After murdering Edmund, Ned and Matty move his body to an abandoned building that Edmund owns. Ned detonates the bomb to make it appear as if Edmund accidentally died during a botched arson attempt. Soon after, Edmund's lawyer contacts Ned about a new will that Ned supposedly drafted for Edmund and which was witnessed by Mary Ann Simpson. The new will was improperly prepared, making it null and void and results in Matty inheriting Edmund's entire fortune, while disinheriting his sister. Despite Ned's previous warning against making any estate changes, Matty had forged the new will, exploiting Ned's past malpractice issues, knowing it would be nullified and leaving her the sole beneficiary. Ned knows the police will consider the new will suspicious. A prominent plot point centers on a complicated and often misunderstood legal rule known as the rule against perpetuities.

Two of Ned's friends, assistant deputy prosecutor Peter Lowenstein and police detective Oscar Grace, suspect Ned may be involved in Edmund's death. Evidence includes Edmund's missing eyeglasses, which he always wore. On the night of the murder, hotel phone records show that repeated calls to Ned's room went unanswered, thereby weakening his alibi. Also, police are unable to locate Mary Ann Simpson.

Increasingly nervous over the mounting evidence and questioning Matty's loyalty, Ned happens upon a lawyer acquaintance who says he recommended Ned to Matty Walker. He admits telling her about Ned's limited legal skills. Later, Teddy tells Ned about a woman wanting an incendiary device, and says he showed her how to booby trap a door. Teddy also says the police have been asking him questions about the apparent arson.

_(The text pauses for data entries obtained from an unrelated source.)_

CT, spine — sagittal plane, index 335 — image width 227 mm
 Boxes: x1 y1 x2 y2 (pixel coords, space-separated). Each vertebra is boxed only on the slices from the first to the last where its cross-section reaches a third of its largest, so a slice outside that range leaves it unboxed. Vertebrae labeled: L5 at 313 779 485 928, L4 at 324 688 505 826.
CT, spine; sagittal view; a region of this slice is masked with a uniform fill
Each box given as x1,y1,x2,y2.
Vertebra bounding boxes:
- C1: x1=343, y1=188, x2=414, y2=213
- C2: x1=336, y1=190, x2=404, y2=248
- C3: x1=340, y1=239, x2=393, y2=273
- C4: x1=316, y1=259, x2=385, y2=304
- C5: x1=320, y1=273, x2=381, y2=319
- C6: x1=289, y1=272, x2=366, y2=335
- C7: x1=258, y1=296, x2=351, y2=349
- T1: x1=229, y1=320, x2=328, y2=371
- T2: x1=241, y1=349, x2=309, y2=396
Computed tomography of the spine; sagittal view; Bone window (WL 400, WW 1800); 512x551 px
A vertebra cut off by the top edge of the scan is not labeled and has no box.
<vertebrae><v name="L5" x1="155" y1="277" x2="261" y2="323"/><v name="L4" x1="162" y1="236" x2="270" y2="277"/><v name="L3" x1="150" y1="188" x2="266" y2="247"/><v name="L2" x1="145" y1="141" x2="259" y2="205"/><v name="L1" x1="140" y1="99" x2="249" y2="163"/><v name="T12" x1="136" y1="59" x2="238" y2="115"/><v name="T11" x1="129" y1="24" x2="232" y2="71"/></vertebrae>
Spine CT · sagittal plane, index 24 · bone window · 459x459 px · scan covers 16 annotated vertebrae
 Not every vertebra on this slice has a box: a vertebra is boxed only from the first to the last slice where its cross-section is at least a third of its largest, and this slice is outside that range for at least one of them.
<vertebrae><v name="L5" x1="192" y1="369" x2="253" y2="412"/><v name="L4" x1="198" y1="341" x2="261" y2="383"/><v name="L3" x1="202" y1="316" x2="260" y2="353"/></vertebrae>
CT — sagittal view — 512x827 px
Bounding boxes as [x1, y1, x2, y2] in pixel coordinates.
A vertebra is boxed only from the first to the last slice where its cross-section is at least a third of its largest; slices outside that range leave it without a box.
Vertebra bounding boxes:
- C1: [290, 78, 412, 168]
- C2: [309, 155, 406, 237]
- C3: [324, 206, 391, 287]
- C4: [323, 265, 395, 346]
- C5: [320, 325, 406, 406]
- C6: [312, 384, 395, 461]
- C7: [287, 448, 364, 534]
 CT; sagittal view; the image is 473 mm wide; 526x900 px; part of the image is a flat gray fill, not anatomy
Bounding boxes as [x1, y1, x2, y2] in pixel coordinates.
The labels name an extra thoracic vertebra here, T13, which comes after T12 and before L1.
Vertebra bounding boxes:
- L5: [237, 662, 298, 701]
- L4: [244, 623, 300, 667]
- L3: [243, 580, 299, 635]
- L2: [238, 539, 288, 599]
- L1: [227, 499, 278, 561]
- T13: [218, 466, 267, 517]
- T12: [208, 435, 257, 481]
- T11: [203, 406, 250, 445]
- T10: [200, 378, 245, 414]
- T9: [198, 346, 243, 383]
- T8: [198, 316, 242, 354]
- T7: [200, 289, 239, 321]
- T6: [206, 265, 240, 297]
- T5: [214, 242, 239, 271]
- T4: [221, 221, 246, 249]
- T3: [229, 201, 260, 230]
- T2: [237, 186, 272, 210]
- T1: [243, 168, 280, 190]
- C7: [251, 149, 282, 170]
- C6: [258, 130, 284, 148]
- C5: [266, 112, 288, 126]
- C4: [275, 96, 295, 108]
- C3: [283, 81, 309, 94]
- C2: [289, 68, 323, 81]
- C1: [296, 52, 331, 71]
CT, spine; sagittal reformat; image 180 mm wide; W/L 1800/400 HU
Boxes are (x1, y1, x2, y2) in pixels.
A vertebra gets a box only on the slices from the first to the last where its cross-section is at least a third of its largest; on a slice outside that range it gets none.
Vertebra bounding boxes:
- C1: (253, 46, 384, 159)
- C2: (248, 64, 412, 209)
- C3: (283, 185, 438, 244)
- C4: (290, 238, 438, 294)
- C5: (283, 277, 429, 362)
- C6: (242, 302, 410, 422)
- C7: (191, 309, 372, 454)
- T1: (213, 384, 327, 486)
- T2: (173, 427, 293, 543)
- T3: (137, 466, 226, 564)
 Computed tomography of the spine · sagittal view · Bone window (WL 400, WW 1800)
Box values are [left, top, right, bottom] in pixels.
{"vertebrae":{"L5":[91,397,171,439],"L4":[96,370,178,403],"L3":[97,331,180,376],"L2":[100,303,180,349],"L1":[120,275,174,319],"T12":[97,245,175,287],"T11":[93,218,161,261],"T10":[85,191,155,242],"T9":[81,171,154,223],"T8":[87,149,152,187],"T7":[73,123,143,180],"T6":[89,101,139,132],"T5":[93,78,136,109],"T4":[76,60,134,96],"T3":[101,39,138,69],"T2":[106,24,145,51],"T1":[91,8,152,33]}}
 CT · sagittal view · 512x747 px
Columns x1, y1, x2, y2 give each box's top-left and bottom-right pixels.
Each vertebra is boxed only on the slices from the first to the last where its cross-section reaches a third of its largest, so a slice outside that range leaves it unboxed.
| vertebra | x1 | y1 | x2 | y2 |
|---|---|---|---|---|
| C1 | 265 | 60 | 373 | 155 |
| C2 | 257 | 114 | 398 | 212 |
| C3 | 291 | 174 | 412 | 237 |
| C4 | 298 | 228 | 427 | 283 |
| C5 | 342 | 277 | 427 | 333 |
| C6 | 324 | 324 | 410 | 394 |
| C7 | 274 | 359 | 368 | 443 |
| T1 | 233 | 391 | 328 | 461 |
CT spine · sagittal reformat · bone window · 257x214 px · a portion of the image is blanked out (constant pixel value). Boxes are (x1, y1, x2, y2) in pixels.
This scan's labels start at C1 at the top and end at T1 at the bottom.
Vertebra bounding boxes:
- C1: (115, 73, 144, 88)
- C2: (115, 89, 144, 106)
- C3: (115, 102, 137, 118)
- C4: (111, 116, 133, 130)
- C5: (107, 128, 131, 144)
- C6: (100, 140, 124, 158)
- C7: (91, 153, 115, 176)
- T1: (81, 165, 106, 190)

Matty calls Ned and says that Edmund's glasses are in her boathouse. Ned arrives late that night and spots a wire attached to the boathouse door. Matty arrives, and, following a confrontation, Ned asks her to retrieve the glasses. Meanwhile, Oscar Grace arrives and observes their interaction. To prove herself, Matty walks toward the boathouse and disappears from view; the boathouse then explodes. A body found inside is identified as Matty Walker (née Tyler).

Now in prison, Ned, having realized Matty duped him, tries to convince Oscar Grace that she is still alive. He believes that "Matty" assumed the real Matty Tyler's identity in order to marry and murder Edmund. Ned surmises the "Mary Ann Simpson" that Ned previously met had discovered the scheme and was blackmailing Matty, only to be murdered and her body used to identify her as Edmund's wife. Had Ned been killed in the boathouse explosion as Matty likely intended, he reasons the police would have found both suspects' bodies.

In the epilogue, Ned, in prison, obtains a copy of Matty's high school yearbook: in it are photos of Mary Ann Simpson and Matty Tyler, confirming his suspicion that Mary Ann assumed Matty Walker's identity. Below Mary Ann's photo is the nickname "The Vamp" and "Ambition—To be rich and live in an exotic land".

In the final scene, the real Mary Ann (Matty) is seen lounging on a tropical beach. A man beside her makes a remark about the heat, and she acknowledges. She does not look happy.

Cast
 William Hurt as Ned Racine
 Kathleen Turner as Matty Tyler Walker
 Richard Crenna as Edmund Walker
 Ted Danson as Assistant Deputy Prosecutor Peter Lowenstein
 J. A. Preston as Detective Oscar Grace
 Mickey Rourke as Teddy Lewis
 Kim Zimmer as Mary Ann Simpson
 Jane Hallaren as Stella, The Waitress
 Lanna Saunders as Roz Kraft
 Carola McGuinness as Heather Kraft
 Michael Ryan as Miles Hardin

Production
Kasdan "wanted this film to have the intricate structure of a dream, the density of a good novel, and the texture of recognizable people in extraordinary circumstances." George Lucas acted as executive producer following successful collaborations with Kasdan as a scriptwriter on Raiders of the Lost Ark and The Empire Strikes Back.

A substantial portion of the film was shot in east-central Palm Beach County, Florida, including downtown Lake Worth and in the oceanside enclave of Manalapan. Additional scenes were shot on Hollywood Beach, Florida, such as the scene set in a band shell.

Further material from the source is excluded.